> _Assignment_: A line below contains "213 | -0.054 |", and a later one contains "248 | 0.077 |". Repeat both, with every line between them, exactly.
Records shown: Begin
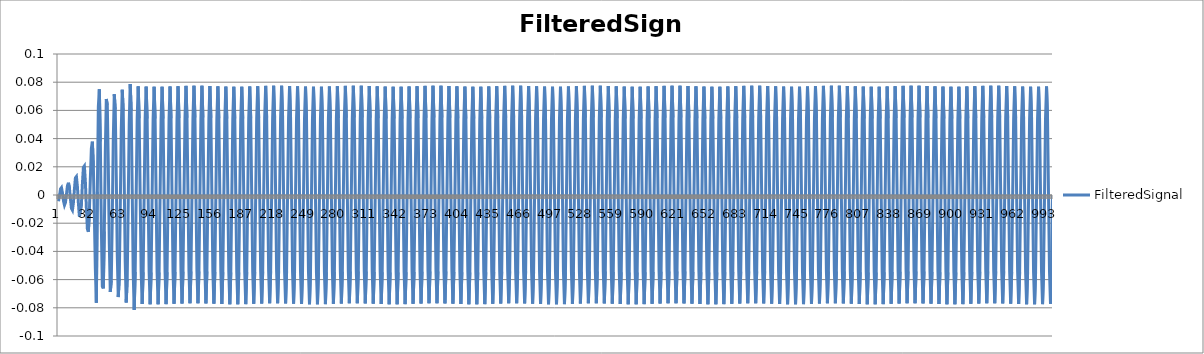
| Category | FilteredSignal |
|---|---|
| 0 | -0.004 |
| 1 | -0.001 |
| 2 | 0.004 |
| 3 | 0.005 |
| 4 | 0.001 |
| 5 | -0.004 |
| 6 | -0.007 |
| 7 | -0.005 |
| 8 | 0.001 |
| 9 | 0.007 |
| 10 | 0.009 |
| 11 | 0.005 |
| 12 | -0.003 |
| 13 | -0.01 |
| 14 | -0.011 |
| 15 | -0.005 |
| 16 | 0.004 |
| 17 | 0.012 |
| 18 | 0.013 |
| 19 | 0.006 |
| 20 | -0.006 |
| 21 | -0.015 |
| 22 | -0.016 |
| 23 | -0.007 |
| 24 | 0.008 |
| 25 | 0.02 |
| 26 | 0.021 |
| 27 | 0.009 |
| 28 | -0.009 |
| 29 | -0.024 |
| 30 | -0.026 |
| 31 | -0.012 |
| 32 | 0.012 |
| 33 | 0.033 |
| 34 | 0.038 |
| 35 | 0.02 |
| 36 | -0.014 |
| 37 | -0.052 |
| 38 | -0.076 |
| 39 | 0.002 |
| 40 | 0.063 |
| 41 | 0.075 |
| 42 | 0.038 |
| 43 | -0.021 |
| 44 | -0.065 |
| 45 | -0.066 |
| 46 | -0.026 |
| 47 | 0.031 |
| 48 | 0.068 |
| 49 | 0.064 |
| 50 | 0.021 |
| 51 | -0.035 |
| 52 | -0.069 |
| 53 | -0.061 |
| 54 | -0.016 |
| 55 | 0.04 |
| 56 | 0.071 |
| 57 | 0.061 |
| 58 | 0.013 |
| 59 | -0.042 |
| 60 | -0.072 |
| 61 | -0.059 |
| 62 | -0.01 |
| 63 | 0.045 |
| 64 | 0.075 |
| 65 | 0.06 |
| 66 | 0.009 |
| 67 | -0.048 |
| 68 | -0.076 |
| 69 | -0.06 |
| 70 | -0.007 |
| 71 | 0.051 |
| 72 | 0.079 |
| 73 | 0.06 |
| 74 | 0.004 |
| 75 | -0.055 |
| 76 | -0.081 |
| 77 | -0.055 |
| 78 | 0 |
| 79 | 0.055 |
| 80 | 0.077 |
| 81 | 0.054 |
| 82 | 0 |
| 83 | -0.055 |
| 84 | -0.077 |
| 85 | -0.055 |
| 86 | 0 |
| 87 | 0.054 |
| 88 | 0.077 |
| 89 | 0.054 |
| 90 | 0 |
| 91 | -0.055 |
| 92 | -0.077 |
| 93 | -0.055 |
| 94 | 0 |
| 95 | 0.054 |
| 96 | 0.077 |
| 97 | 0.054 |
| 98 | 0 |
| 99 | -0.055 |
| 100 | -0.077 |
| 101 | -0.055 |
| 102 | 0 |
| 103 | 0.054 |
| 104 | 0.077 |
| 105 | 0.054 |
| 106 | 0 |
| 107 | -0.055 |
| 108 | -0.077 |
| 109 | -0.055 |
| 110 | 0 |
| 111 | 0.054 |
| 112 | 0.077 |
| 113 | 0.054 |
| 114 | 0 |
| 115 | -0.055 |
| 116 | -0.077 |
| 117 | -0.055 |
| 118 | 0 |
| 119 | 0.055 |
| 120 | 0.077 |
| 121 | 0.055 |
| 122 | 0 |
| 123 | -0.054 |
| 124 | -0.077 |
| 125 | -0.054 |
| 126 | 0 |
| 127 | 0.055 |
| 128 | 0.077 |
| 129 | 0.055 |
| 130 | 0 |
| 131 | -0.054 |
| 132 | -0.077 |
| 133 | -0.054 |
| 134 | 0 |
| 135 | 0.055 |
| 136 | 0.077 |
| 137 | 0.055 |
| 138 | 0 |
| 139 | -0.054 |
| 140 | -0.077 |
| 141 | -0.054 |
| 142 | 0 |
| 143 | 0.055 |
| 144 | 0.077 |
| 145 | 0.055 |
| 146 | 0 |
| 147 | -0.054 |
| 148 | -0.077 |
| 149 | -0.054 |
| 150 | 0 |
| 151 | 0.055 |
| 152 | 0.077 |
| 153 | 0.055 |
| 154 | 0 |
| 155 | -0.054 |
| 156 | -0.077 |
| 157 | -0.055 |
| 158 | 0 |
| 159 | 0.055 |
| 160 | 0.077 |
| 161 | 0.054 |
| 162 | 0 |
| 163 | -0.055 |
| 164 | -0.077 |
| 165 | -0.055 |
| 166 | 0 |
| 167 | 0.054 |
| 168 | 0.077 |
| 169 | 0.054 |
| 170 | 0 |
| 171 | -0.055 |
| 172 | -0.077 |
| 173 | -0.055 |
| 174 | 0 |
| 175 | 0.054 |
| 176 | 0.077 |
| 177 | 0.054 |
| 178 | 0 |
| 179 | -0.055 |
| 180 | -0.077 |
| 181 | -0.055 |
| 182 | 0 |
| 183 | 0.054 |
| 184 | 0.077 |
| 185 | 0.054 |
| 186 | 0 |
| 187 | -0.055 |
| 188 | -0.077 |
| 189 | -0.055 |
| 190 | 0 |
| 191 | 0.054 |
| 192 | 0.077 |
| 193 | 0.054 |
| 194 | 0 |
| 195 | -0.055 |
| 196 | -0.077 |
| 197 | -0.055 |
| 198 | 0 |
| 199 | 0.055 |
| 200 | 0.077 |
| 201 | 0.055 |
| 202 | 0 |
| 203 | -0.054 |
| 204 | -0.077 |
| 205 | -0.054 |
| 206 | 0 |
| 207 | 0.055 |
| 208 | 0.077 |
| 209 | 0.055 |
| 210 | 0 |
| 211 | -0.054 |
| 212 | -0.077 |
| 213 | -0.054 |
| 214 | 0 |
| 215 | 0.055 |
| 216 | 0.077 |
| 217 | 0.055 |
| 218 | 0 |
| 219 | -0.054 |
| 220 | -0.077 |
| 221 | -0.054 |
| 222 | 0 |
| 223 | 0.055 |
| 224 | 0.077 |
| 225 | 0.055 |
| 226 | 0 |
| 227 | -0.054 |
| 228 | -0.077 |
| 229 | -0.054 |
| 230 | 0 |
| 231 | 0.055 |
| 232 | 0.077 |
| 233 | 0.055 |
| 234 | 0 |
| 235 | -0.054 |
| 236 | -0.077 |
| 237 | -0.055 |
| 238 | 0 |
| 239 | 0.055 |
| 240 | 0.077 |
| 241 | 0.054 |
| 242 | 0 |
| 243 | -0.055 |
| 244 | -0.077 |
| 245 | -0.055 |
| 246 | 0 |
| 247 | 0.054 |
| 248 | 0.077 |
| 249 | 0.054 |
| 250 | 0 |
| 251 | -0.055 |
| 252 | -0.077 |
| 253 | -0.055 |
| 254 | 0 |
| 255 | 0.054 |
| 256 | 0.077 |
| 257 | 0.054 |
| 258 | 0 |
| 259 | -0.055 |
| 260 | -0.077 |
| 261 | -0.055 |
| 262 | 0 |
| 263 | 0.054 |
| 264 | 0.077 |
| 265 | 0.054 |
| 266 | 0 |
| 267 | -0.055 |
| 268 | -0.077 |
| 269 | -0.055 |
| 270 | 0 |
| 271 | 0.054 |
| 272 | 0.077 |
| 273 | 0.054 |
| 274 | 0 |
| 275 | -0.055 |
| 276 | -0.077 |
| 277 | -0.055 |
| 278 | 0 |
| 279 | 0.055 |
| 280 | 0.077 |
| 281 | 0.055 |
| 282 | 0 |
| 283 | -0.054 |
| 284 | -0.077 |
| 285 | -0.054 |
| 286 | 0 |
| 287 | 0.055 |
| 288 | 0.077 |
| 289 | 0.055 |
| 290 | 0 |
| 291 | -0.054 |
| 292 | -0.077 |
| 293 | -0.054 |
| 294 | 0 |
| 295 | 0.055 |
| 296 | 0.077 |
| 297 | 0.055 |
| 298 | 0 |
| 299 | -0.054 |
| 300 | -0.077 |
| 301 | -0.054 |
| 302 | 0 |
| 303 | 0.055 |
| 304 | 0.077 |
| 305 | 0.055 |
| 306 | 0 |
| 307 | -0.054 |
| 308 | -0.077 |
| 309 | -0.054 |
| 310 | 0 |
| 311 | 0.055 |
| 312 | 0.077 |
| 313 | 0.055 |
| 314 | 0 |
| 315 | -0.054 |
| 316 | -0.077 |
| 317 | -0.055 |
| 318 | 0 |
| 319 | 0.055 |
| 320 | 0.077 |
| 321 | 0.054 |
| 322 | 0 |
| 323 | -0.055 |
| 324 | -0.077 |
| 325 | -0.055 |
| 326 | 0 |
| 327 | 0.054 |
| 328 | 0.077 |
| 329 | 0.054 |
| 330 | 0 |
| 331 | -0.055 |
| 332 | -0.077 |
| 333 | -0.055 |
| 334 | 0 |
| 335 | 0.054 |
| 336 | 0.077 |
| 337 | 0.054 |
| 338 | 0 |
| 339 | -0.055 |
| 340 | -0.077 |
| 341 | -0.055 |
| 342 | 0 |
| 343 | 0.054 |
| 344 | 0.077 |
| 345 | 0.054 |
| 346 | 0 |
| 347 | -0.055 |
| 348 | -0.077 |
| 349 | -0.055 |
| 350 | 0 |
| 351 | 0.054 |
| 352 | 0.077 |
| 353 | 0.054 |
| 354 | 0 |
| 355 | -0.055 |
| 356 | -0.077 |
| 357 | -0.055 |
| 358 | 0 |
| 359 | 0.055 |
| 360 | 0.077 |
| 361 | 0.055 |
| 362 | 0 |
| 363 | -0.054 |
| 364 | -0.077 |
| 365 | -0.054 |
| 366 | 0 |
| 367 | 0.055 |
| 368 | 0.077 |
| 369 | 0.055 |
| 370 | 0 |
| 371 | -0.054 |
| 372 | -0.077 |
| 373 | -0.054 |
| 374 | 0 |
| 375 | 0.055 |
| 376 | 0.077 |
| 377 | 0.055 |
| 378 | 0 |
| 379 | -0.054 |
| 380 | -0.077 |
| 381 | -0.054 |
| 382 | 0 |
| 383 | 0.055 |
| 384 | 0.077 |
| 385 | 0.055 |
| 386 | 0 |
| 387 | -0.054 |
| 388 | -0.077 |
| 389 | -0.054 |
| 390 | 0 |
| 391 | 0.055 |
| 392 | 0.077 |
| 393 | 0.055 |
| 394 | 0 |
| 395 | -0.054 |
| 396 | -0.077 |
| 397 | -0.055 |
| 398 | 0 |
| 399 | 0.055 |
| 400 | 0.077 |
| 401 | 0.054 |
| 402 | 0 |
| 403 | -0.055 |
| 404 | -0.077 |
| 405 | -0.055 |
| 406 | 0 |
| 407 | 0.054 |
| 408 | 0.077 |
| 409 | 0.054 |
| 410 | 0 |
| 411 | -0.055 |
| 412 | -0.077 |
| 413 | -0.055 |
| 414 | 0 |
| 415 | 0.054 |
| 416 | 0.077 |
| 417 | 0.054 |
| 418 | 0 |
| 419 | -0.055 |
| 420 | -0.077 |
| 421 | -0.055 |
| 422 | 0 |
| 423 | 0.054 |
| 424 | 0.077 |
| 425 | 0.054 |
| 426 | 0 |
| 427 | -0.055 |
| 428 | -0.077 |
| 429 | -0.055 |
| 430 | 0 |
| 431 | 0.054 |
| 432 | 0.077 |
| 433 | 0.054 |
| 434 | 0 |
| 435 | -0.055 |
| 436 | -0.077 |
| 437 | -0.055 |
| 438 | 0 |
| 439 | 0.055 |
| 440 | 0.077 |
| 441 | 0.055 |
| 442 | 0 |
| 443 | -0.054 |
| 444 | -0.077 |
| 445 | -0.054 |
| 446 | 0 |
| 447 | 0.055 |
| 448 | 0.077 |
| 449 | 0.055 |
| 450 | 0 |
| 451 | -0.054 |
| 452 | -0.077 |
| 453 | -0.054 |
| 454 | 0 |
| 455 | 0.055 |
| 456 | 0.077 |
| 457 | 0.055 |
| 458 | 0 |
| 459 | -0.054 |
| 460 | -0.077 |
| 461 | -0.054 |
| 462 | 0 |
| 463 | 0.055 |
| 464 | 0.077 |
| 465 | 0.055 |
| 466 | 0 |
| 467 | -0.054 |
| 468 | -0.077 |
| 469 | -0.054 |
| 470 | 0 |
| 471 | 0.055 |
| 472 | 0.077 |
| 473 | 0.055 |
| 474 | 0 |
| 475 | -0.054 |
| 476 | -0.077 |
| 477 | -0.055 |
| 478 | 0 |
| 479 | 0.055 |
| 480 | 0.077 |
| 481 | 0.054 |
| 482 | 0 |
| 483 | -0.055 |
| 484 | -0.077 |
| 485 | -0.055 |
| 486 | 0 |
| 487 | 0.054 |
| 488 | 0.077 |
| 489 | 0.054 |
| 490 | 0 |
| 491 | -0.055 |
| 492 | -0.077 |
| 493 | -0.055 |
| 494 | 0 |
| 495 | 0.054 |
| 496 | 0.077 |
| 497 | 0.054 |
| 498 | 0 |
| 499 | -0.055 |
| 500 | -0.077 |
| 501 | -0.055 |
| 502 | 0 |
| 503 | 0.054 |
| 504 | 0.077 |
| 505 | 0.054 |
| 506 | 0 |
| 507 | -0.055 |
| 508 | -0.077 |
| 509 | -0.055 |
| 510 | 0 |
| 511 | 0.054 |
| 512 | 0.077 |
| 513 | 0.054 |
| 514 | 0 |
| 515 | -0.055 |
| 516 | -0.077 |
| 517 | -0.055 |
| 518 | 0 |
| 519 | 0.055 |
| 520 | 0.077 |
| 521 | 0.055 |
| 522 | 0 |
| 523 | -0.054 |
| 524 | -0.077 |
| 525 | -0.054 |
| 526 | 0 |
| 527 | 0.055 |
| 528 | 0.077 |
| 529 | 0.055 |
| 530 | 0 |
| 531 | -0.054 |
| 532 | -0.077 |
| 533 | -0.054 |
| 534 | 0 |
| 535 | 0.055 |
| 536 | 0.077 |
| 537 | 0.055 |
| 538 | 0 |
| 539 | -0.054 |
| 540 | -0.077 |
| 541 | -0.054 |
| 542 | 0 |
| 543 | 0.055 |
| 544 | 0.077 |
| 545 | 0.055 |
| 546 | 0 |
| 547 | -0.054 |
| 548 | -0.077 |
| 549 | -0.054 |
| 550 | 0 |
| 551 | 0.055 |
| 552 | 0.077 |
| 553 | 0.055 |
| 554 | 0 |
| 555 | -0.054 |
| 556 | -0.077 |
| 557 | -0.055 |
| 558 | 0 |
| 559 | 0.055 |
| 560 | 0.077 |
| 561 | 0.054 |
| 562 | 0 |
| 563 | -0.055 |
| 564 | -0.077 |
| 565 | -0.055 |
| 566 | 0 |
| 567 | 0.054 |
| 568 | 0.077 |
| 569 | 0.054 |
| 570 | 0 |
| 571 | -0.055 |
| 572 | -0.077 |
| 573 | -0.055 |
| 574 | 0 |
| 575 | 0.054 |
| 576 | 0.077 |
| 577 | 0.054 |
| 578 | 0 |
| 579 | -0.055 |
| 580 | -0.077 |
| 581 | -0.055 |
| 582 | 0 |
| 583 | 0.054 |
| 584 | 0.077 |
| 585 | 0.054 |
| 586 | 0 |
| 587 | -0.055 |
| 588 | -0.077 |
| 589 | -0.055 |
| 590 | 0 |
| 591 | 0.054 |
| 592 | 0.077 |
| 593 | 0.054 |
| 594 | 0 |
| 595 | -0.055 |
| 596 | -0.077 |
| 597 | -0.055 |
| 598 | 0 |
| 599 | 0.055 |
| 600 | 0.077 |
| 601 | 0.055 |
| 602 | 0 |
| 603 | -0.054 |
| 604 | -0.077 |
| 605 | -0.054 |
| 606 | 0 |
| 607 | 0.055 |
| 608 | 0.077 |
| 609 | 0.055 |
| 610 | 0 |
| 611 | -0.054 |
| 612 | -0.077 |
| 613 | -0.054 |
| 614 | 0 |
| 615 | 0.055 |
| 616 | 0.077 |
| 617 | 0.055 |
| 618 | 0 |
| 619 | -0.054 |
| 620 | -0.077 |
| 621 | -0.054 |
| 622 | 0 |
| 623 | 0.055 |
| 624 | 0.077 |
| 625 | 0.055 |
| 626 | 0 |
| 627 | -0.054 |
| 628 | -0.077 |
| 629 | -0.054 |
| 630 | 0 |
| 631 | 0.055 |
| 632 | 0.077 |
| 633 | 0.055 |
| 634 | 0 |
| 635 | -0.054 |
| 636 | -0.077 |
| 637 | -0.055 |
| 638 | 0 |
| 639 | 0.055 |
| 640 | 0.077 |
| 641 | 0.054 |
| 642 | 0 |
| 643 | -0.055 |
| 644 | -0.077 |
| 645 | -0.055 |
| 646 | 0 |
| 647 | 0.054 |
| 648 | 0.077 |
| 649 | 0.054 |
| 650 | 0 |
| 651 | -0.055 |
| 652 | -0.077 |
| 653 | -0.055 |
| 654 | 0 |
| 655 | 0.054 |
| 656 | 0.077 |
| 657 | 0.054 |
| 658 | 0 |
| 659 | -0.055 |
| 660 | -0.077 |
| 661 | -0.055 |
| 662 | 0 |
| 663 | 0.054 |
| 664 | 0.077 |
| 665 | 0.054 |
| 666 | 0 |
| 667 | -0.055 |
| 668 | -0.077 |
| 669 | -0.055 |
| 670 | 0 |
| 671 | 0.054 |
| 672 | 0.077 |
| 673 | 0.054 |
| 674 | 0 |
| 675 | -0.055 |
| 676 | -0.077 |
| 677 | -0.055 |
| 678 | 0 |
| 679 | 0.055 |
| 680 | 0.077 |
| 681 | 0.055 |
| 682 | 0 |
| 683 | -0.054 |
| 684 | -0.077 |
| 685 | -0.054 |
| 686 | 0 |
| 687 | 0.055 |
| 688 | 0.077 |
| 689 | 0.055 |
| 690 | 0 |
| 691 | -0.054 |
| 692 | -0.077 |
| 693 | -0.054 |
| 694 | 0 |
| 695 | 0.055 |
| 696 | 0.077 |
| 697 | 0.055 |
| 698 | 0 |
| 699 | -0.054 |
| 700 | -0.077 |
| 701 | -0.054 |
| 702 | 0 |
| 703 | 0.055 |
| 704 | 0.077 |
| 705 | 0.055 |
| 706 | 0 |
| 707 | -0.054 |
| 708 | -0.077 |
| 709 | -0.054 |
| 710 | 0 |
| 711 | 0.055 |
| 712 | 0.077 |
| 713 | 0.055 |
| 714 | 0 |
| 715 | -0.054 |
| 716 | -0.077 |
| 717 | -0.055 |
| 718 | 0 |
| 719 | 0.055 |
| 720 | 0.077 |
| 721 | 0.054 |
| 722 | 0 |
| 723 | -0.055 |
| 724 | -0.077 |
| 725 | -0.055 |
| 726 | 0 |
| 727 | 0.054 |
| 728 | 0.077 |
| 729 | 0.054 |
| 730 | 0 |
| 731 | -0.055 |
| 732 | -0.077 |
| 733 | -0.055 |
| 734 | 0 |
| 735 | 0.054 |
| 736 | 0.077 |
| 737 | 0.054 |
| 738 | 0 |
| 739 | -0.055 |
| 740 | -0.077 |
| 741 | -0.055 |
| 742 | 0 |
| 743 | 0.054 |
| 744 | 0.077 |
| 745 | 0.054 |
| 746 | 0 |
| 747 | -0.055 |
| 748 | -0.077 |
| 749 | -0.055 |
| 750 | 0 |
| 751 | 0.054 |
| 752 | 0.077 |
| 753 | 0.054 |
| 754 | 0 |
| 755 | -0.055 |
| 756 | -0.077 |
| 757 | -0.055 |
| 758 | 0 |
| 759 | 0.055 |
| 760 | 0.077 |
| 761 | 0.055 |
| 762 | 0 |
| 763 | -0.054 |
| 764 | -0.077 |
| 765 | -0.054 |
| 766 | 0 |
| 767 | 0.055 |
| 768 | 0.077 |
| 769 | 0.055 |
| 770 | 0 |
| 771 | -0.054 |
| 772 | -0.077 |
| 773 | -0.054 |
| 774 | 0 |
| 775 | 0.055 |
| 776 | 0.077 |
| 777 | 0.055 |
| 778 | 0 |
| 779 | -0.054 |
| 780 | -0.077 |
| 781 | -0.054 |
| 782 | 0 |
| 783 | 0.055 |
| 784 | 0.077 |
| 785 | 0.055 |
| 786 | 0 |
| 787 | -0.054 |
| 788 | -0.077 |
| 789 | -0.054 |
| 790 | 0 |
| 791 | 0.055 |
| 792 | 0.077 |
| 793 | 0.055 |
| 794 | 0 |
| 795 | -0.054 |
| 796 | -0.077 |
| 797 | -0.055 |
| 798 | 0 |
| 799 | 0.055 |
| 800 | 0.077 |
| 801 | 0.054 |
| 802 | 0 |
| 803 | -0.055 |
| 804 | -0.077 |
| 805 | -0.055 |
| 806 | 0 |
| 807 | 0.054 |
| 808 | 0.077 |
| 809 | 0.054 |
| 810 | 0 |
| 811 | -0.055 |
| 812 | -0.077 |
| 813 | -0.055 |
| 814 | 0 |
| 815 | 0.054 |
| 816 | 0.077 |
| 817 | 0.054 |
| 818 | 0 |
| 819 | -0.055 |
| 820 | -0.077 |
| 821 | -0.055 |
| 822 | 0 |
| 823 | 0.054 |
| 824 | 0.077 |
| 825 | 0.054 |
| 826 | 0 |
| 827 | -0.055 |
| 828 | -0.077 |
| 829 | -0.055 |
| 830 | 0 |
| 831 | 0.054 |
| 832 | 0.077 |
| 833 | 0.054 |
| 834 | 0 |
| 835 | -0.055 |
| 836 | -0.077 |
| 837 | -0.055 |
| 838 | 0 |
| 839 | 0.055 |
| 840 | 0.077 |
| 841 | 0.055 |
| 842 | 0 |
| 843 | -0.054 |
| 844 | -0.077 |
| 845 | -0.054 |
| 846 | 0 |
| 847 | 0.055 |
| 848 | 0.077 |
| 849 | 0.055 |
| 850 | 0 |
| 851 | -0.054 |
| 852 | -0.077 |
| 853 | -0.054 |
| 854 | 0 |
| 855 | 0.055 |
| 856 | 0.077 |
| 857 | 0.055 |
| 858 | 0 |
| 859 | -0.054 |
| 860 | -0.077 |
| 861 | -0.054 |
| 862 | 0 |
| 863 | 0.055 |
| 864 | 0.077 |
| 865 | 0.055 |
| 866 | 0 |
| 867 | -0.054 |
| 868 | -0.077 |
| 869 | -0.054 |
| 870 | 0 |
| 871 | 0.055 |
| 872 | 0.077 |
| 873 | 0.055 |
| 874 | 0 |
| 875 | -0.054 |
| 876 | -0.077 |
| 877 | -0.055 |
| 878 | 0 |
| 879 | 0.055 |
| 880 | 0.077 |
| 881 | 0.054 |
| 882 | 0 |
| 883 | -0.055 |
| 884 | -0.077 |
| 885 | -0.055 |
| 886 | 0 |
| 887 | 0.054 |
| 888 | 0.077 |
| 889 | 0.054 |
| 890 | 0 |
| 891 | -0.055 |
| 892 | -0.077 |
| 893 | -0.055 |
| 894 | 0 |
| 895 | 0.054 |
| 896 | 0.077 |
| 897 | 0.054 |
| 898 | 0 |
| 899 | -0.055 |
| 900 | -0.077 |
| 901 | -0.055 |
| 902 | 0 |
| 903 | 0.054 |
| 904 | 0.077 |
| 905 | 0.054 |
| 906 | 0 |
| 907 | -0.055 |
| 908 | -0.077 |
| 909 | -0.055 |
| 910 | 0 |
| 911 | 0.054 |
| 912 | 0.077 |
| 913 | 0.054 |
| 914 | 0 |
| 915 | -0.055 |
| 916 | -0.077 |
| 917 | -0.055 |
| 918 | 0 |
| 919 | 0.055 |
| 920 | 0.077 |
| 921 | 0.055 |
| 922 | 0 |
| 923 | -0.054 |
| 924 | -0.077 |
| 925 | -0.054 |
| 926 | 0 |
| 927 | 0.055 |
| 928 | 0.077 |
| 929 | 0.055 |
| 930 | 0 |
| 931 | -0.054 |
| 932 | -0.077 |
| 933 | -0.054 |
| 934 | 0 |
| 935 | 0.055 |
| 936 | 0.077 |
| 937 | 0.055 |
| 938 | 0 |
| 939 | -0.054 |
| 940 | -0.077 |
| 941 | -0.054 |
| 942 | 0 |
| 943 | 0.055 |
| 944 | 0.077 |
| 945 | 0.055 |
| 946 | 0 |
| 947 | -0.054 |
| 948 | -0.077 |
| 949 | -0.054 |
| 950 | 0 |
| 951 | 0.055 |
| 952 | 0.077 |
| 953 | 0.055 |
| 954 | 0 |
| 955 | -0.054 |
| 956 | -0.077 |
| 957 | -0.055 |
| 958 | 0 |
| 959 | 0.055 |
| 960 | 0.077 |
| 961 | 0.054 |
| 962 | 0 |
| 963 | -0.055 |
| 964 | -0.077 |
| 965 | -0.055 |
| 966 | 0 |
| 967 | 0.054 |
| 968 | 0.077 |
| 969 | 0.054 |
| 970 | 0 |
| 971 | -0.055 |
| 972 | -0.077 |
| 973 | -0.055 |
| 974 | 0 |
| 975 | 0.054 |
| 976 | 0.077 |
| 977 | 0.054 |
| 978 | 0 |
| 979 | -0.055 |
| 980 | -0.077 |
| 981 | -0.055 |
| 982 | 0 |
| 983 | 0.054 |
| 984 | 0.077 |
| 985 | 0.054 |
| 986 | 0 |
| 987 | -0.055 |
| 988 | -0.077 |
| 989 | -0.055 |
| 990 | 0 |
| 991 | 0.054 |
| 992 | 0.077 |
| 993 | 0.054 |
| 994 | 0 |
| 995 | -0.055 |
| 996 | -0.077 |
| 997 | -0.055 |
| 998 | 0 |
Records shown: End
> _Exercise output_:
| 213 | -0.054 |
| 214 | 0 |
| 215 | 0.055 |
| 216 | 0.077 |
| 217 | 0.055 |
| 218 | 0 |
| 219 | -0.054 |
| 220 | -0.077 |
| 221 | -0.054 |
| 222 | 0 |
| 223 | 0.055 |
| 224 | 0.077 |
| 225 | 0.055 |
| 226 | 0 |
| 227 | -0.054 |
| 228 | -0.077 |
| 229 | -0.054 |
| 230 | 0 |
| 231 | 0.055 |
| 232 | 0.077 |
| 233 | 0.055 |
| 234 | 0 |
| 235 | -0.054 |
| 236 | -0.077 |
| 237 | -0.055 |
| 238 | 0 |
| 239 | 0.055 |
| 240 | 0.077 |
| 241 | 0.054 |
| 242 | 0 |
| 243 | -0.055 |
| 244 | -0.077 |
| 245 | -0.055 |
| 246 | 0 |
| 247 | 0.054 |
| 248 | 0.077 |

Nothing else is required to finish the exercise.